Section 655 of the Act also gives a great financial flash to the industry, especially for luminaire developers and manufacturers, through the Bright Tomorrow Lighting Prizes, totalling USD $20 million. As all good things that come in threes, so there are three prizes to be awarded.

The first $10 million is for the 60-Watt Incandescent Replacement Lamp Prize and will be awarded for a standard A19 form factor in a single contact medium screw base. It will have to produce minimum 900 lumens using less than 10 watts or an efficacy of 90 lm/watt or greater.

The CRI must be 90+ with a correlated color temperature (CCT) between 2750K and 3000K. Lumen maintenance must be 70% at 25000 hours. The lamp must also be available commercially by conventional channels.

A further $5 million will go for the PAR Type 38 Halogen Replacement Lamp Prize. This projector-type lamp must produce 1350 lumens with less than 11 watts, or an efficacy of 123 lm/watt or greater. All other criteria are the same as for the 60 W incandescent replacement.

The final $5 million is for the "wildcard award" - the 21st Century Lamp Prize. Produce 1200 lumens at an efficacy exceeding 150 lm/watt, with a CRI of 90 or greater and a CCT between 2800K and 3000K and take home the $5 million. As utility is essential, there will likely be some further direction regarding form factor.

The US Department of Energy will administrate the competition and this will likely keep Jim Brodrick's team busy as manufacturers race at light speed to the finish line to collect their bounty.

The only problem is that the Act still requires appropriation (i.e. the allocation of funding). At the US DoE SSL Workshop in Atlanta from January 29 to 31, Jim Brodrick of the DoE said, "I am confident that funding will be in place shortly,” adding, "We are ramping up for a May RFP (Call for Submissions).

The competition is essentially for US-based companies, and this as well as other terms will be spelled out in the RFP. As well, Brodrick said that an information session would be held for proponents that will further explain the Terms of Reference.

Brodrick was quite excited about the progress so far, and believes that the government is moving at light speed to support this endeavour. “The prizes will stimulate a lot of thinking and get a lot of publicity,” he said. “The prize specifications are challenging, and if someone wins they will certainly merit it, and the notoriety from winning,”

So how do standards and legislation play in this equation?

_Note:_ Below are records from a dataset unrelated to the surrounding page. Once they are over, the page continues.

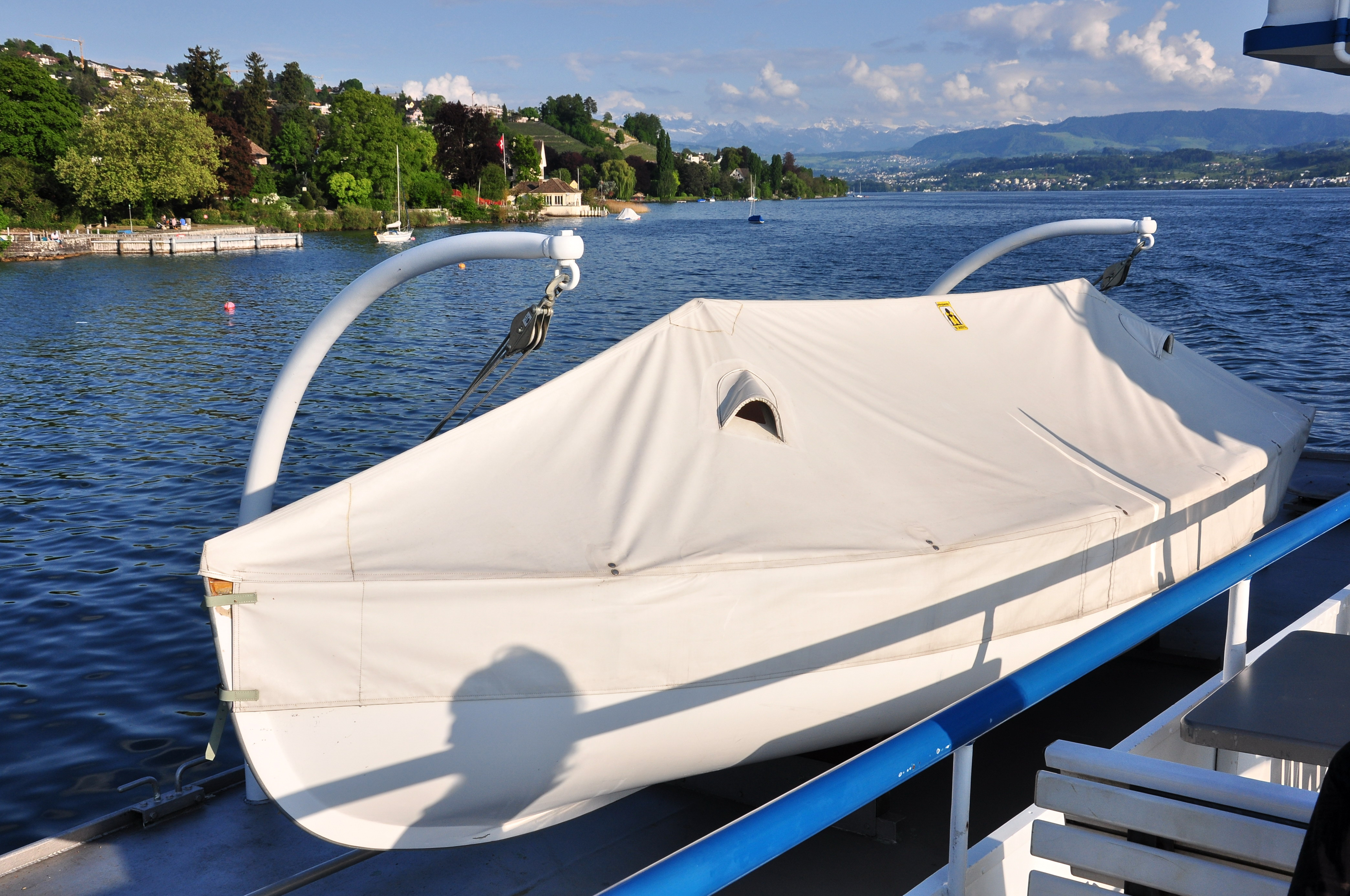 Zürichsee-Schiffahrtsgesellschaft (ZSG) paddle steamer Stadt Rapperswil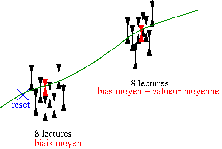 Échantillonnage de Fowler: reset, N lectures, intégration, N lectures.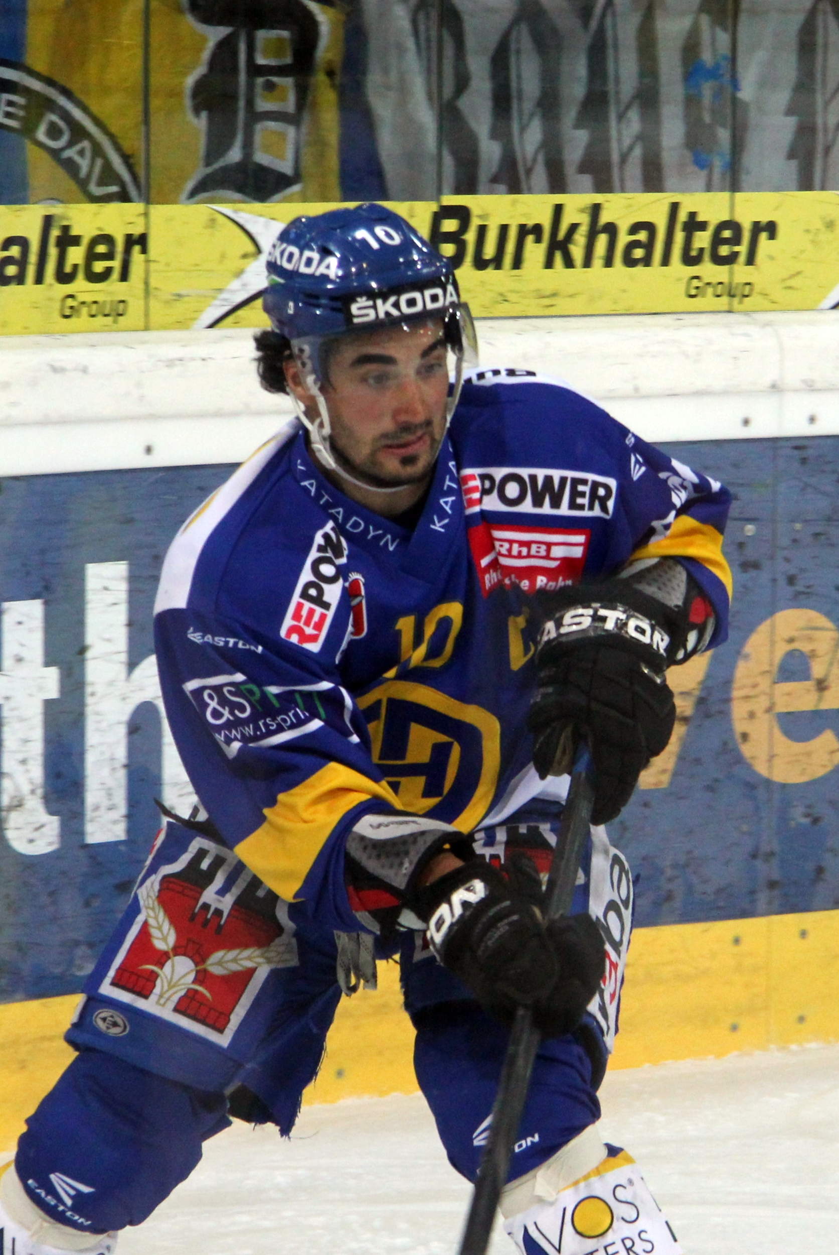 Andres Ambühl (D 10).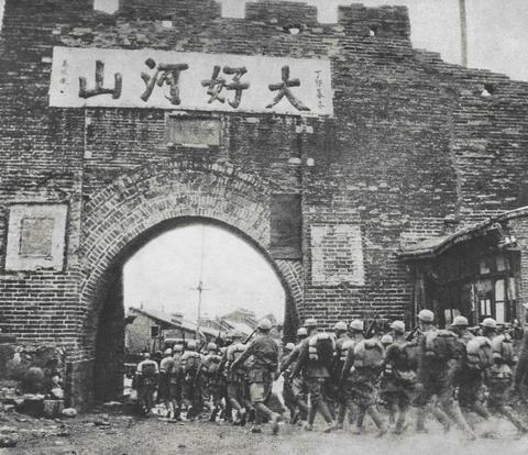 1945年抗日大反攻，八路军占领张家口

No matter what you legislate; the best way to transform a market is through adoption, either by the industry or the consumer. This is accomplished through awareness, education and action. When a solution becomes available at a reasonable price, the market will buy and in this case, LEDs will move forward regardless of legislation. One thing is for certain, this will be the proving ground that will employ the new ENERGY STAR criteria for SSL, long awaited and needed.

Brodrick concurred by saying, “The prizes are a way of getting that rolling in a formal public way. Sure, you can legislate standards and that’s fine, but the market can and will take off for the LED lamps regardless.”